Handy conversion guide:

2.5 million seconds per month
1 request per second = 2.5 million requests per month
40 requests per second = 100 million requests per month
400 requests per second = 1 billion requests per month

Step 2: Create a high level design

Outline a high level design with all important components.

Step 3: Design core components

Dive into details for each core component.

Step 3: Design core components

Dive into details for each core component.

Use case: User enters a block of text and gets a randomly generated link

We could use a relational database as a large hash table, mapping the generated url to a file server and path containing the paste file.

Instead of managing a file server, we could use a managed Object Store such as Amazon S3 or a NoSQL document store.

An alternative to a relational database acting as a large hash table, we could use a NoSQL key-value store. We should discuss the tradeoffs between choosing SQL or NoSQL. The following discussion uses the relational database approach.

The Client sends a create paste request to the Web Server, running as a reverse proxy
The Web Server forwards the request to the Write API server
The Write API server does the following:
- Generates a unique url
  - Checks if the url is unique by looking at the SQL Database for a duplicate
  - If the url is not unique, it generates another url
  - If we supported a custom url, we could use the user-supplied (also check for a duplicate)
- Saves to the SQL Database pastes table
- Saves the paste data to the Object Store
- Returns the url

Clarify with your interviewer how much code you are expected to write.

The pastes table could have the following structure:

shortlink char(7) NOT NULL
expiration_length_in_minutes int NOT NULL
created_at datetime NOT NULL
paste_path varchar(255) NOT NULL
PRIMARY KEY(shortlink)

We'll create an index on shortlink and created_at to speed up lookups (log-time instead of scanning the entire table) and to keep the data in memory. Reading 1 MB sequentially from memory takes about 250 microseconds, while reading from SSD takes 4x and from disk takes 80x longer.1

To generate the unique url, we could:

Base 62 encode the MD5 hash
- Base 62 encodes to [a-zA-Z0-9] which works well for urls, eliminating the need for escaping special characters
- There is only one hash result for the original input and and Base 62 is deterministic (no randomness involved)
- Base 64 is another popular encoding but provides issues for urls because of the additional + and /characters
- The following Base 62 pseudocode runs in O(k) time where k is the number of digits = 7:

def base_encode(num, base=62):
    digits = []
    while num > 0
      remainder = modulo(num, base)
      digits.push(remainder)
      num = divide(num, base)
    digits = digits.reverse

Take the first 7 characters of the output, which results in 62^7 possible values and should be sufficient to handle our constraint of 360 million shortlinks in 3 years:

url = base_encode(md5(ip_address+timestamp))[:URL_LENGTH]

We'll use a public REST API:

$ curl -X POST --data '{ "expiration_length_in_minutes": "60", \
    "paste_contents": "Hello World!" }' https://pastebin.com/api/v1/paste

Response:

{
    "shortlink": "foobar"
}

For internal communications, we could use Remote Procedure Calls.

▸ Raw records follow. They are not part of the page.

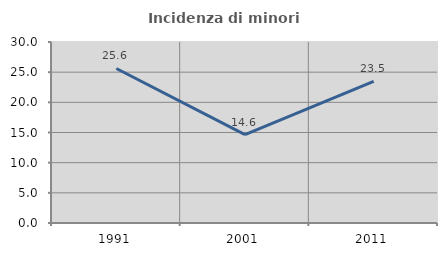
| Category | Incidenza di minori stranieri |
|---|---|
| 1991.0 | 25.61 |
| 2001.0 | 14.634 |
| 2011.0 | 23.481 |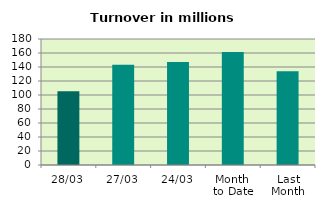
| Category | Series 0 |
|---|---|
| 28/03 | 105.517 |
| 27/03 | 143.072 |
| 24/03 | 147.015 |
| Month 
to Date | 161.387 |
| Last
Month | 133.846 |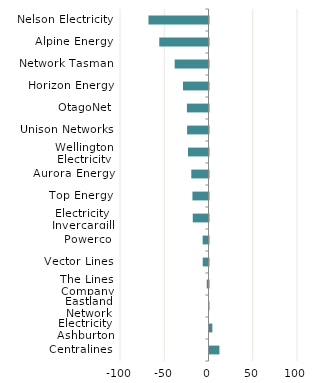
| Category | Series 0 |
|---|---|
| Nelson Electricity | -67.856 |
| Alpine Energy | -55.633 |
| Network Tasman | -38.225 |
| Horizon Energy | -28.788 |
| OtagoNet | -24.379 |
| Unison Networks | -24.184 |
| Wellington Electricity | -23.194 |
| Aurora Energy | -19.452 |
| Top Energy | -18.148 |
| Electricity Invercargill | -17.797 |
| Powerco | -6.63 |
| Vector Lines | -6.513 |
| The Lines Company | -1.989 |
| Eastland Network | -0.007 |
| Electricity Ashburton | 3.189 |
| Centralines | 11.185 |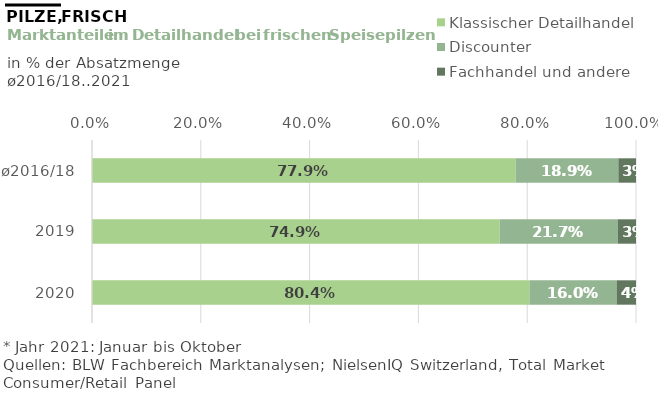
| Category | Klassischer Detailhandel | Discounter | Fachhandel und andere |
|---|---|---|---|
| ø2016/18 | 0.779 | 0.189 | 0.032 |
| 2019 | 0.749 | 0.217 | 0.034 |
| 2020 | 0.804 | 0.16 | 0.036 |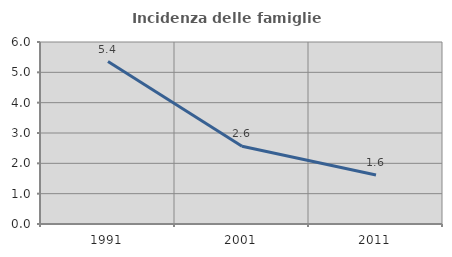
| Category | Incidenza delle famiglie numerose |
|---|---|
| 1991.0 | 5.354 |
| 2001.0 | 2.565 |
| 2011.0 | 1.614 |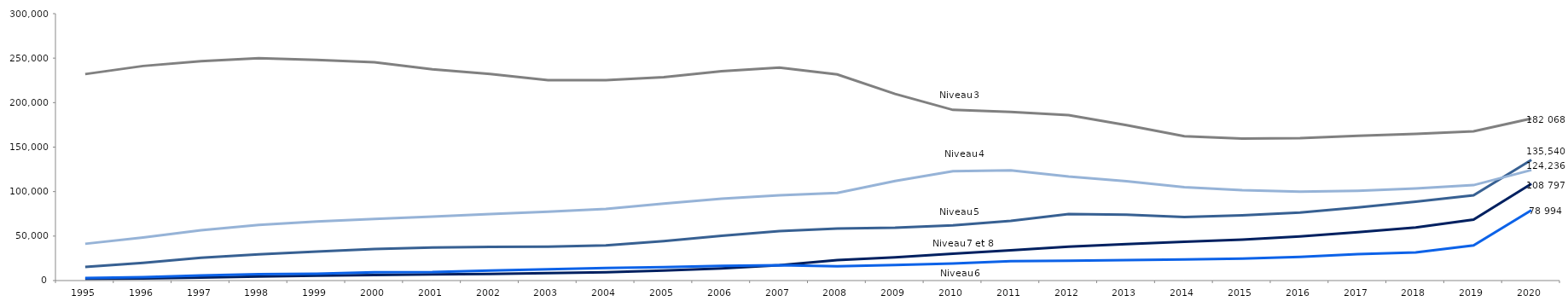
| Category | Niveaux 7 et 8 | Niveau 6 | Niveau 5 | Niveau 4 | Niveau 3 |
|---|---|---|---|---|---|
| 1995 | 1948 | 2829 | 15273 | 41327 | 232062 |
| 1996 | 2441 | 3916 | 19952 | 48438 | 241182 |
| 1997 | 3250 | 5768 | 25603 | 56579 | 246490 |
| 1998 | 4436 | 7143 | 29581 | 62622 | 249850 |
| 1999 | 5397 | 7780 | 32507 | 66469 | 248084 |
| 2000 | 6185 | 9448 | 35553 | 69355 | 245333 |
| 2001 | 6852 | 9568 | 37234 | 71828 | 237446 |
| 2002 | 7514 | 11243 | 37751 | 74802 | 232166 |
| 2003 | 8378 | 12674 | 38217 | 77362 | 225335 |
| 2004 | 9407 | 14124 | 39560 | 80623 | 225274 |
| 2005 | 11341 | 15063 | 44233 | 86609 | 228613 |
| 2006 | 13690 | 16461 | 50316 | 91951 | 235391 |
| 2007 | 17340 | 17198 | 55577 | 95753 | 239294 |
| 2008 | 22928 | 16021 | 58572 | 98470 | 231659 |
| 2009 | 26156 | 17387 | 59532 | 111900 | 209767 |
| 2010 | 30142 | 19189 | 62074 | 123018 | 191857 |
| 2011 | 33931 | 21762 | 67193 | 123888 | 189560 |
| 2012 | 38182 | 22321 | 74868 | 116897 | 185875 |
| 2013 | 41027 | 22937 | 74048 | 111682 | 174654 |
| 2014 | 43614 | 23743 | 71419 | 104880 | 162226 |
| 2015 | 46041 | 24655 | 73317 | 101582 | 159610 |
| 2016 | 49523 | 26605 | 76326 | 99814 | 159998 |
| 2017 | 54364 | 29740 | 82200 | 100952 | 162650 |
| 2018 | 59667 | 31582 | 88551 | 103453 | 164874 |
| 2019 | 68480 | 39506 | 95860 | 107255 | 167702 |
| 2020 | 108797 | 78994 | 135540 | 124236 | 182068 |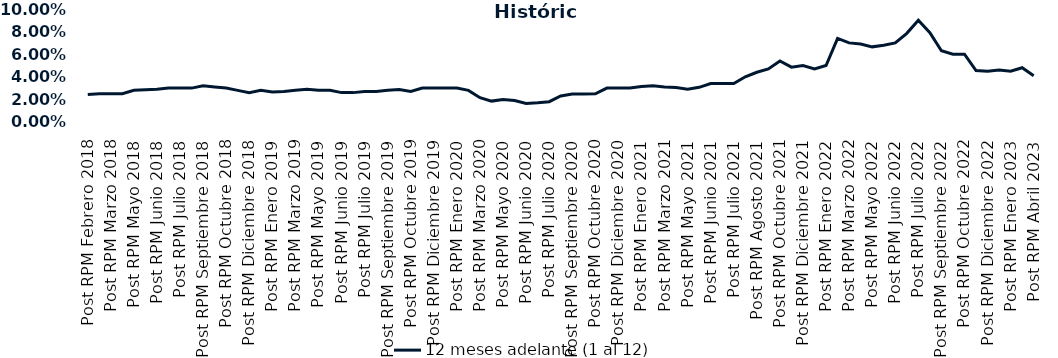
| Category | 12 meses adelante (1 al 12)  |
|---|---|
| Post RPM Febrero 2018 | 0.024 |
| Pre RPM Marzo 2018 | 0.025 |
| Post RPM Marzo 2018 | 0.025 |
| Pre RPM Mayo 2018 | 0.025 |
| Post RPM Mayo 2018 | 0.028 |
| Pre RPM Junio 2018 | 0.028 |
| Post RPM Junio 2018 | 0.029 |
| Pre RPM Julio 2018 | 0.03 |
| Post RPM Julio 2018 | 0.03 |
| Pre RPM Septiembre 2018 | 0.03 |
| Post RPM Septiembre 2018 | 0.032 |
| Pre RPM Octubre 2018 | 0.031 |
| Post RPM Octubre 2018 | 0.03 |
| Pre RPM Diciembre 2018 | 0.028 |
| Post RPM Diciembre 2018 | 0.026 |
| Pre RPM Enero 2019 | 0.028 |
| Post RPM Enero 2019 | 0.026 |
| Pre RPM Marzo 2019 | 0.027 |
| Post RPM Marzo 2019 | 0.028 |
| Pre RPM Mayo 2019 | 0.029 |
| Post RPM Mayo 2019 | 0.028 |
| Pre RPM Junio 2019 | 0.028 |
| Post RPM Junio 2019 | 0.026 |
| Pre RPM Julio 2019 | 0.026 |
| Post RPM Julio 2019 | 0.027 |
| Pre RPM Septiembre 2019 | 0.027 |
| Post RPM Septiembre 2019 | 0.028 |
| Pre RPM Octubre 2019 | 0.029 |
| Post RPM Octubre 2019 | 0.027 |
| Pre RPM Diciembre 2019 | 0.03 |
| Post RPM Diciembre 2019 | 0.03 |
| Pre RPM Enero 2020 | 0.03 |
| Post RPM Enero 2020 | 0.03 |
| Pre RPM Marzo 2020 | 0.028 |
| Post RPM Marzo 2020 | 0.022 |
| Pre RPM Mayo 2020 | 0.018 |
| Post RPM Mayo 2020 | 0.02 |
| Pre RPM Junio 2020 | 0.019 |
| Post RPM Junio 2020 | 0.016 |
| Pre RPM Julio 2020 | 0.017 |
| Post RPM Julio 2020 | 0.018 |
| Pre RPM Septiembre 2020 | 0.023 |
| Post RPM Septiembre 2020 | 0.025 |
| Pre RPM Octubre 2020 | 0.025 |
| Post RPM Octubre 2020 | 0.025 |
| Pre RPM Diciembre 2020 | 0.03 |
| Post RPM Diciembre 2020 | 0.03 |
| Pre RPM Enero 2021 | 0.03 |
| Post RPM Enero 2021 | 0.032 |
| Pre RPM Marzo 2021 | 0.032 |
| Post RPM Marzo 2021 | 0.031 |
| Pre RPM Mayo 2021 | 0.03 |
| Post RPM Mayo 2021 | 0.029 |
| Pre RPM Junio 2021 | 0.031 |
| Post RPM Junio 2021 | 0.034 |
| Pre RPM Julio 2021 | 0.034 |
| Post RPM Julio 2021 | 0.034 |
| Pre RPM Agosto 2021 | 0.04 |
| Post RPM Agosto 2021 | 0.044 |
| Pre RPM Octubre 2021 | 0.047 |
| Post RPM Octubre 2021 | 0.054 |
| Pre RPM Diciembre 2021 | 0.048 |
| Post RPM Diciembre 2021 | 0.05 |
| Pre RPM Enero 2022 | 0.047 |
| Post RPM Enero 2022 | 0.05 |
| Pre RPM Marzo 2022 | 0.074 |
| Post RPM Marzo 2022 | 0.07 |
| Pre RPM Mayo 2022 | 0.069 |
| Post RPM Mayo 2022 | 0.066 |
| Pre RPM Junio 2022 | 0.068 |
| Post RPM Junio 2022 | 0.07 |
| Pre RPM Julio 2022 | 0.078 |
| Post RPM Julio 2022 | 0.09 |
| Pre RPM Septiembre 2022 | 0.079 |
| Post RPM Septiembre 2022 | 0.063 |
| Pre RPM Octubre 2022 | 0.06 |
| Post RPM Octubre 2022 | 0.06 |
| Pre RPM Diciembre 2022 | 0.046 |
| Post RPM Diciembre 2022 | 0.045 |
| Pre RPM Enero 2023 | 0.046 |
| Post RPM Enero 2023 | 0.045 |
| Pre RPM Abril 2023 | 0.048 |
| Post RPM Abril 2023 | 0.041 |

Use case: Service tracks analytics of pages

Since realtime analytics are not a requirement, we could simply MapReduce the Web Server logs to generate hit counts.

class HitCounts(MRJob):

    def extract_url(self, line):
        """Extract the generated url from the log line."""
        ...

    def extract_year_month(self, line):
        """Return the year and month portions of the timestamp."""
        ...

    def mapper(self, _, line):
        """Parse each log line, extract and transform relevant lines.

        Emit key value pairs of the form:

        (2016-01, url0), 1
        (2016-01, url0), 1
        (2016-01, url1), 1
        """
        url = self.extract_url(line)
        period = self.extract_year_month(line)
        yield (period, url), 1

    def reducer(self, key, value):
        """Sum values for each key.

        (2016-01, url0), 2
        (2016-01, url1), 1
        """
        yield key, sum(values)

Use case: Service deletes expired pastes

To delete expired pastes, we could just scan the SQL Database for all entries whose expiration timestamp are older than the current timestamp. All expired entries would then be deleted (or marked as expired) from the table.

－ archive and move to another table

Step 4: Scale the design

Identify and address bottlenecks, given the constraints.

Important: Do not simply jump right into the final design from the initial design!

State you would do this iteratively: 1) Benchmark/Load Test, 2) Profile for bottlenecks 3) address bottlenecks while evaluating alternatives and trade-offs, and 4) repeat. See Design a system that scales to millions of users on AWS as a sample on how to iteratively scale the initial design.

It's important to discuss what bottlenecks you might encounter with the initial design and how you might address each of them. For example, what issues are addressed by adding a Load Balancer with multiple Web Servers? CDN?Master-Slave Replicas? What are the alternatives and Trade-Offs for each?

The Analytics Database could use a data warehousing solution such as Amazon Redshift or Google BigQuery.

An Object Store such as Amazon S3 can comfortably handle the constraint of 12.7 GB of new content per month.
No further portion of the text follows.